All of this information is 11/780 specific; I havn't looked at the machine
check exception handlers for the 11/730 or 11/750. I suspect (though I
don't know for sure) that this information is valid for the 11/785 also.
Stack format:
@SP: 00000028 Number of bytes pushed onto the stack
008800F6 Machine check summary parameter
00010204 CPU error status
0000025B Trapped micro PC
800813E7 Virtual address at fault time
F4001D4B CPU "D" register
00000A01 Translation buffer status register 0
00000000 Translation buffer status register 1
00000000 Physical address causing SBI timeout
00001533 Cache parity error status
00004000 SBI error status
800054CE PC of instruction causing machine check
00C70000 PSL at fault time
These parameters are actually taken from our recent machine check.
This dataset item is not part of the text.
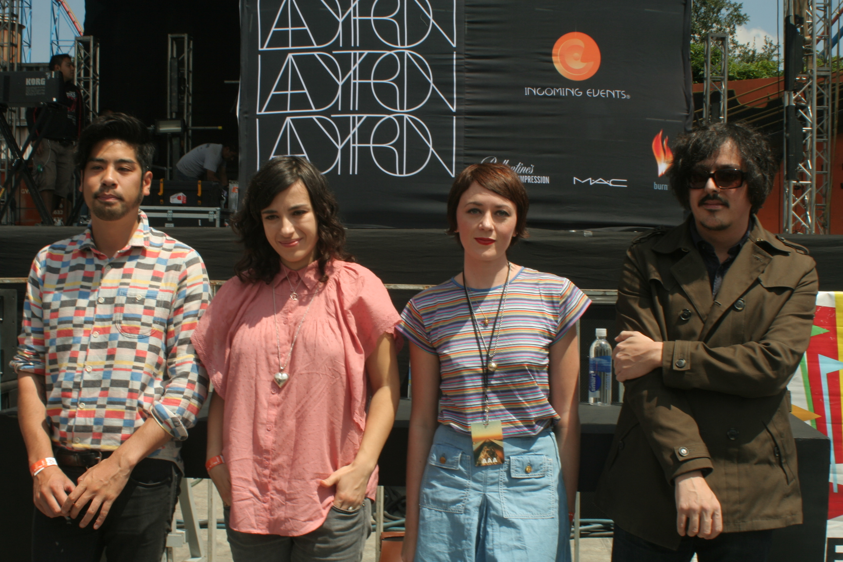 Ladytron conference in Mexico (2011)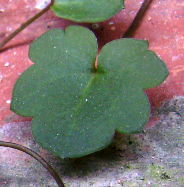 Fulla lobulada caracterísitca de Cymbalaria muralis

We're most interested in the machine check summary paramter, the second
longword on the stack. As far as I can tell, only the low order two bytes
are significant. The low order byte contains the fault type in the low
order 4 bits; The high order 4 bits seem to be 1111 always. The next byte
contains the 'timeout pending flag', whatever that is.
The fault type codes are:
0 - CPU timeout/SBI error confirmation
1 - Control store parity error
2 - Translation buffer parity error
3 - Cache parity error
4 - Not used
5 - Read data substitute error
6 - 'Microcode can't get here' error
7 - Not used
8 - Not used
9 - Not used
A - IB detected translation buffer parity error
B - Not used
C - IB detected memory error
D - IB detected CPU timeout or SBI error confirmation
E - Not used
F - IB detected cache problem
As you can see, we just had a 'microcode can't get here' error, which gives
me one of those "warm fuzzy" feelings.
Anyway, the next time you get a machine check I hope this info is of some
use.
gknKVC%CIT-VAX@%SRI-KL.ARPA,%SRI-CSL:engvax.UUCP (10/23/84)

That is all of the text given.